¿Cómo dejar de temer los errores en el póker?

Tatyana Barchukova

Барчукова

¿Cuanto más aprendes, más dudas de ti mismo en la mesa? Analizamos el efecto Dunning-Kruger en el póker y explicamos por qué el 'valle de la desesperación' es un signo de crecimiento, no de fracaso.

Los errores son una parte inherente del desarrollo de cualquier jugador de póker. Pero el miedo a cometerlos a menudo paraliza: impide actuar, analizar y avanzar.

Para dejar de temer a los errores, es necesario entender por qué los cometemos, cómo funciona la autoestima en el proceso de aprendizaje y por qué la duda no es un signo de debilidad, sino un paso hacia el crecimiento profesional.

Hoy analizaremos cómo el efecto Dunning-Kruger se manifiesta en el póker, qué ocurre cuando la confianza disminuye y cómo convertir las dudas en una herramienta de progreso.

Qué es el efecto Dunning-Kruger

En 1999, los psicólogos David Dunning y Justin Kruger demostraron que las personas que menos saben son, a menudo, las que más confían en sí mismas.

La investigación comenzó con un caso curioso: un hombre intentó robar un banco, untando su cara con jugo de limón, pensando que el jugo lo haría «invisible» para las cámaras. Cuando lo atraparon, estaba genuinamente sorprendido. Así, los científicos concluyeron que: cuanto menor es la competencia, mayor es la autoconfianza.

En el póker, este efecto se encuentra constantemente.

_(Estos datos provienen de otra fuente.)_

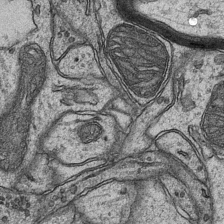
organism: Mouse
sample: CA1 Hippocampus
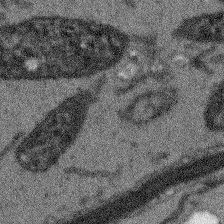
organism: Arabidopsis thaliana
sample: Root tip
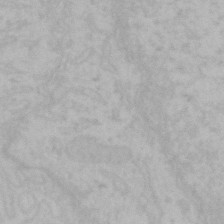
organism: Mouse
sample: Choroid plexus
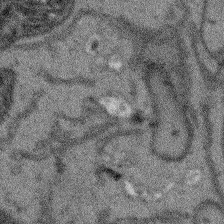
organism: Arabidopsis thaliana
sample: Root tip
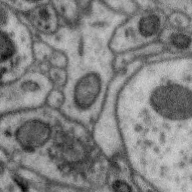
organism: Zebra finch
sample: Brain
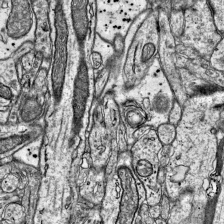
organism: Mouse
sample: Visual Cortex
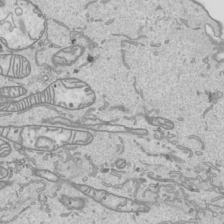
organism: Human
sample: Mitochondria in HCT116 cells
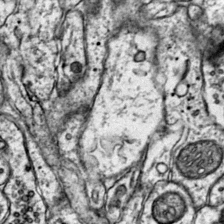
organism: Mouse
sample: Primary visual cortex
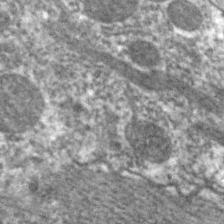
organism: C. elegans
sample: Pharynx
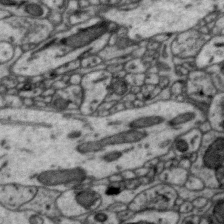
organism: Zebra finch
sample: Brain
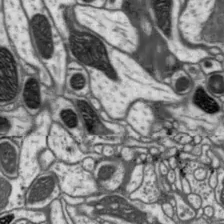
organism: Drosophila
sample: Protocerebral bridge
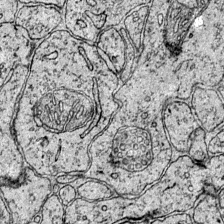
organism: Mouse
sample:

Veamos cómo se manifiesta en la dinámica de crecimiento del jugador.

Pico de confianza: la ilusión de la simplicidad

Al comienzo, todo parece claro. Un par de sesiones exitosas, algunos videos en YouTube, las primeras victorias, y surge la sensación: «Ya lo entendí todo».

Este etapa puede llamarse «el pico de la tontería». El jugador siente confianza, pero solo ve la superficie del juego. Gana los primeros torneos en límites bajos*, llama a los oponentes peces y deja de aprender. Cualquier derrota se explica como mala suerte. 

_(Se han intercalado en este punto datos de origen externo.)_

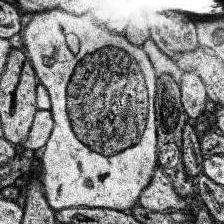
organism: Human
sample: Temporal Lobe
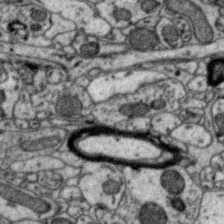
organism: Zebra finch
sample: Brain
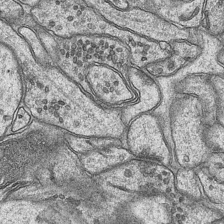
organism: Mouse
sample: CA1 Hippocampus
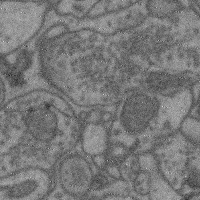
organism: Mouse
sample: Cerebral cortex

Es una etapa natural e incluso útil, ya que es precisamente la que enciende la pasión y el interés. Pero si te quedas atrapado en este estado, el progreso se detiene. Puedes pasarte años chocando contra el techo de los límites bajos*, sin entender que el problema no es la suerte, sino la ilusión de competencia.

* Pez es un término que se usa para describir a un jugador débil que comete errores sistemáticos y juega sin una estrategia clara.

* Límite bajo se refiere al nivel de apuestas en el que se juega por cantidades de dinero comparativamente pequeñas.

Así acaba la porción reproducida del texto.